Bisogna ricordare che qui «astratto» non si riferisce a qualcosa di inconsistente, di meramente pensato. Bisogna pensare l’astrazione come un modo di essere, come una forza, come un agire. Allora l’astrazione diventa il modo di essere dell’illuminismo – diventa terrore, ghigliottina e teste che cadono nel paniere. Oppure diventa ascesi, ritiro dal mondo, diventa «anima bella», chiusura nel silenzio interiore, tale da non infrangere la propria purezza. Tentativo di trovare in fondo all’anima e dunque in se stessi l’assoluto divino, ovvero la libertà, nella sua immediatezza, ovvero nella sua sovranità e semplicità. Tentativo, tuttavia, che può dissolversi solo nel nulla. Questa pura vita interiore è illusione (Hyppolite, Genesi e struttura). La coscienza non può rinunciare all’universalità né rifiutare la determinazione che, essa sola, le conferisce l’esserci. Un simile rifiuto la condurrebbe solo a quella dissoluzione che abbiamo visto sempre minacciare la singolarità astratta, astratta appunto in virtù del rifiuto delle determinazioni, e dunque identica all’astratta universalità. L’anima bella compie in sé, ma senza quella ingenuità, lo stesso movimento compiuto dalla coscienza immediata, che si credeva unica e posta al di qua del discorso.

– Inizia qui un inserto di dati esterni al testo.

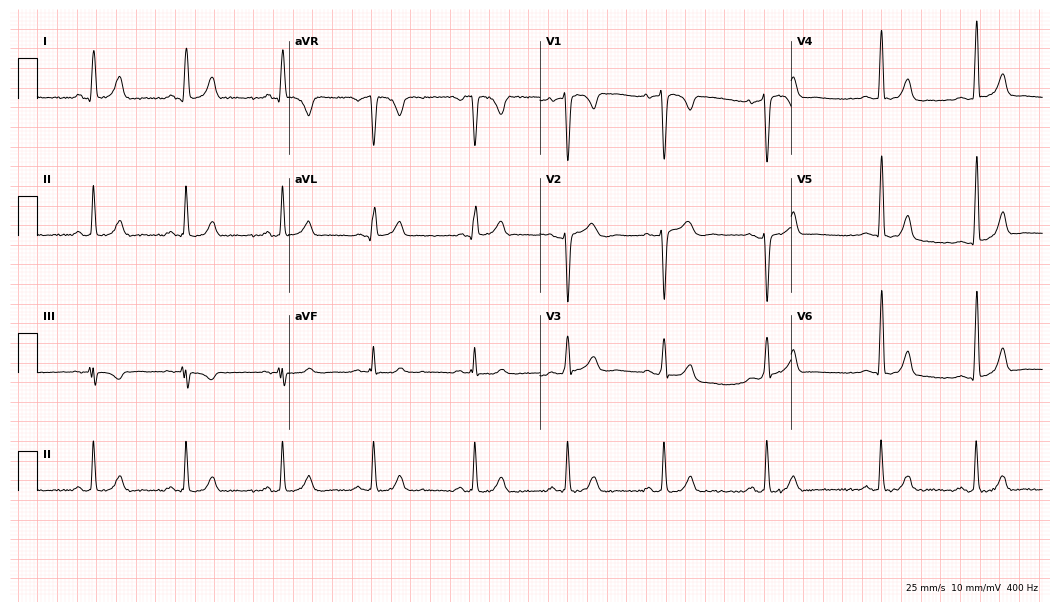
Resting 12-lead electrocardiogram (10.2-second recording at 400 Hz). Patient: a female, 24 years old. Read as a normal ECG.

L’anima bella finisce per smembrarsi fino alla follia e sprofondarsi nell’immediatezza dell’essere puro o del nulla. La sola possibilità di risolvere la determinazione opaca nella trasparenza dell’universale, di sciogliere il nodo, è quella di comunicare attraverso il linguaggio, di accettare il dialogo.

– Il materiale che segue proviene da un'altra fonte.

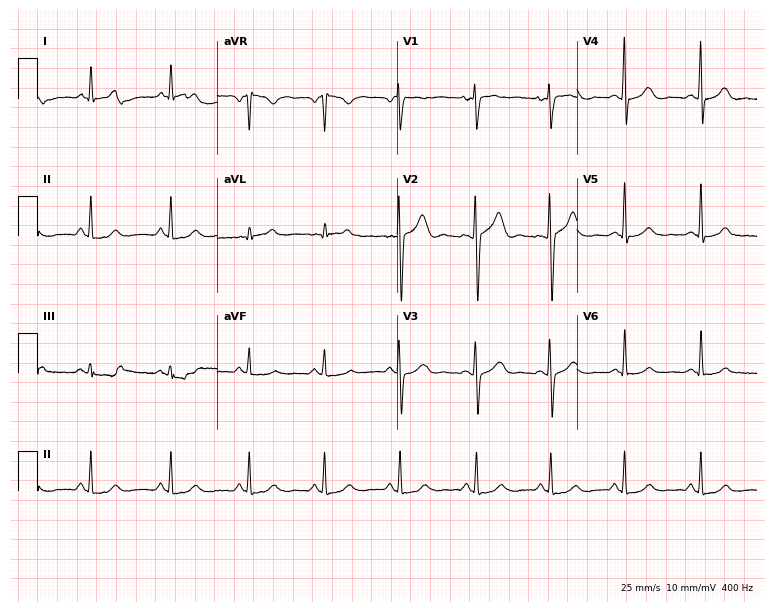
Standard 12-lead ECG recorded from a 38-year-old female. Read as a normal ECG.

Accanto all’universale astratto, e come suo corrispettivo, emerge il singolare astratto. Si scappa dalle cose o si scappa nelle cose. L’asceta e il romantico. Ci si libera in quanto sovrani o in quanto martiri. Nel caso del romantico si tratta di un ritorno all’indietro. Liberarsi del fardello dell’intelletto, perdendosi nelle cose, nel godimento immediato. Non accettare alcuna mediazione, rimanere puri. Sciogliersi di piacere, sciogliersi nelle mondo, dileguare, immolarsi, lanciarsi come un kamikaze, balbettare, sparare sentenze a peto di ciuccio. Il romantico sa che «grigia è ogni teoria e verde l’albero d’oro della vita», disprezza l’intelletto e la scienza, i doni supremi dell’uomo, ma si consegna allora al diavolo e deve far ritorno al fondamento. Aspirando all’immediato, come Faust, la coscienza aspira, senza neanche saperlo, a dileguareCome coscienza singola che vuole vivere l’ineffabile e rinuncia al pensiero, desidera prendere la vita come si coglie un frutto maturo che si fa incontro alla mano che lo afferra, ma, anziché lanciarsi dalla morta teoria alla vita stessa, si precipita piuttosto nella morte, nella dissoluzione della propria singolarità. Questo dissolversi non può venire compreso dalla coscienza, perché essa ha preteso di risalire al di sotto della mediazione che, essa sola, costituisce una autocoscienza come tale. Volendo andare a fondo di questa singolarità pura, ne trova il fondo: la dissoluzione – dacché il sentimento non serba in se stesso il senso esplicito dell’accadere. Il suicidio di tanti poeti romantici – russi, in particolare (Jakbsonb, Una generazione che ha dissipato i suoi poeti) – è il regolare happy end.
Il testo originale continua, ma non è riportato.